(RECORDS FOR THIS EXERCISE Opens)

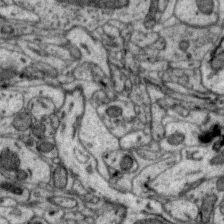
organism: Zebra finch
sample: Brain
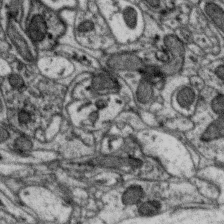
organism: Zebra finch
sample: Brain
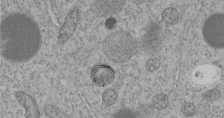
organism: C. elegans
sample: C. elegans embryo early stage
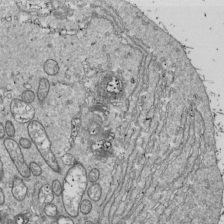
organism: Drosophila
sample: Cell division; meiosis; drosophila spermatocytes
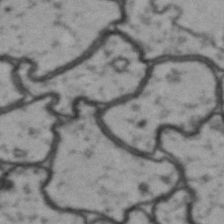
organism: Drosophila
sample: Brain
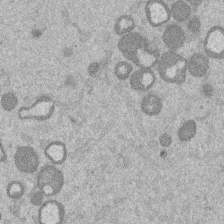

(RECORDS FOR THIS EXERCISE Closes)

# EXERCISE DETAILS
Copy all records exactly; omit images.

# ANSWER AREA
organism: Zebra finch
sample: Brain
organism: Zebra finch
sample: Brain
organism: C. elegans
sample: C. elegans embryo early stage
organism: Drosophila
sample: Cell division; meiosis; drosophila spermatocytes
organism: Drosophila
sample: Brain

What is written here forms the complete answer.